L’ultima carica della Juventus, per ripartire sorniona alla grande
Ora o mai più. Almeno in riferimento al campionato in corso che volge alla fine. La Juventus a Venezia si gioca al fotofinish molto più del famoso e quasi stucchevole quarto posto, chiave d’accesso alla porta d’Europa. È in ballo la sua credibilità per il futuro. I bianconeri hanno l’obbligo morale verso se stessi e tutti i tifosi di sbarcare nella laguna e conquistare il leone alato, senza fare pericolosi calcoli, né matematici di classifica, né tattici in campo. Che sia chiaro: espugnare la Serenissima è faccenda complicata. Lo fu storicamente, tanto è che la Repubblica di Venezia cadde per mano di Napoleone nel 1797 dopo ben undici secoli di autonomia. Lo fu calcisticamente nei primi anni Quaranta, quando i neroverdi vantavano nella loro rosa due mezzali, destra e sinistra, che rispondevano ai nomi di Ezio Loik e Valentino Mazzola, future colonne dell’eterno Grande Torino.
La Vecchia Signora deve andare alla carica, deve dimostrare di avere ancora nelle vene quel sangue blu, simbolo d’orgoglio e di nobiltà d’animo che tanto hanno contribuito alle innumerevoli imprese. Vincere allo stadio Pier Luigi Penzo, già campo di Sant'Elena, è il minimo per non dichiarare ufficialmente la stagione fallimentare, sotto tutti i punti di vista. Perché diciamoci la verità: una Juventus al di sotto del quarto posto, senza nuovi trofei in bacheca, salutando la champions e con la prospettiva di vendere qualche pezzo buono o discreto per acquistarne qualcuno lega inferiore, col dubbio amletico dell’allenatore, ha o non ha il sapore amaro della rovina? Conte, campione d’Italia con il Napoli (qui le mie congratulazioni!) tornerebbe mai a Torino con questo sfondo grigio all’orizzonte?
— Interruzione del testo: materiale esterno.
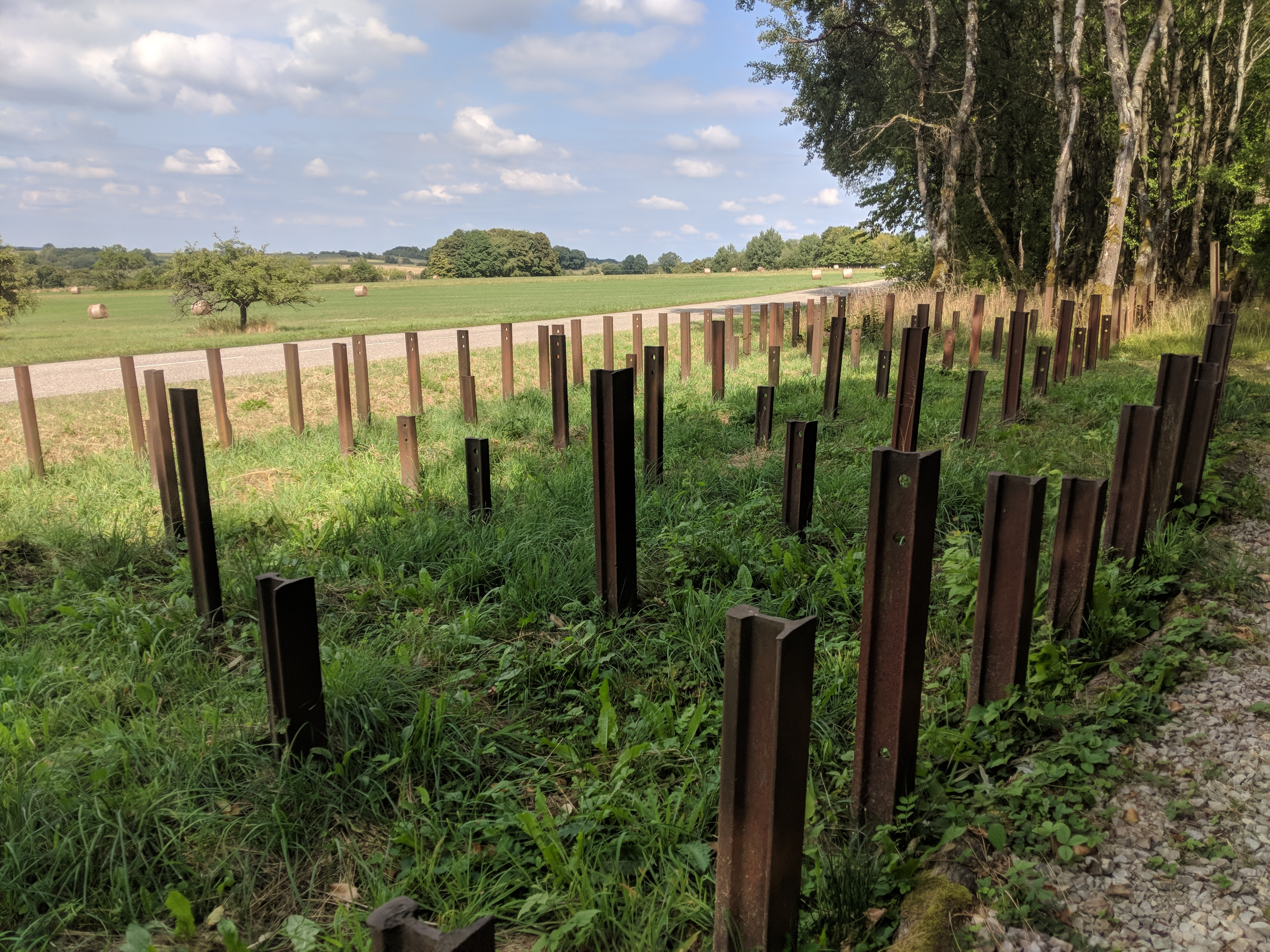 Rails antichar de plusieurs mètres de long enfoncés dans la terre

La Juventus con la decisiva (eventuale e sperata) vittoria a Venezia dovrà ripartire con la semplicità dei grandi, come sosteneva il poeta britannico William Wordsworth: occorre vivere con semplicità, ma pensare con grandezza.
Desidererei rivedere, dietro la facciata – sperando sia soltanto una maschera! - d’indifferenza degli ultimi tempi bianconeri, un’astuzia pronta e vigile; per ripartire vincente, forse è necessaria almeno all’inizio una Juventus sorniona, sorprendente. In senso figurato sornione è colui che si veste di nebbia in attesa di rivelare la sua luce. Furbo colui che resta nascosto ancora un po’ prima di svelare il suo essere, e sa farlo con un sornione sorriso. Come sarebbe bello se la Juventus tornasse a guardarci in un modo così charmant, capace di rubarci a ogni passato. «Era uno di quei sorrisi rari, dotati di un eterno incoraggiamento, che si incontrano quattro o cinque volte nella vita. Affrontava - o pareva affrontare - l'intero eterno mondo per un attimo, e poi si concentrava sulla persona a cui era rivolto con un pregiudizio irresistibile a suo favore. La capiva esattamente fin dove voleva essere capita, credeva in lei come a lei sarebbe piaciuto credere in se stessa, e la assicurava di aver ricevuto da lei esattamente l'impressione che sperava di produrre nelle condizioni migliori».
Tutto molto bello, avrebbe esclamato l’indimenticabile Bruno Pizzul, ma prima bisogna vincere stasera, e poi magari sognare con le parole di Francis Scott Fitzgerald nel Grande Gatsby.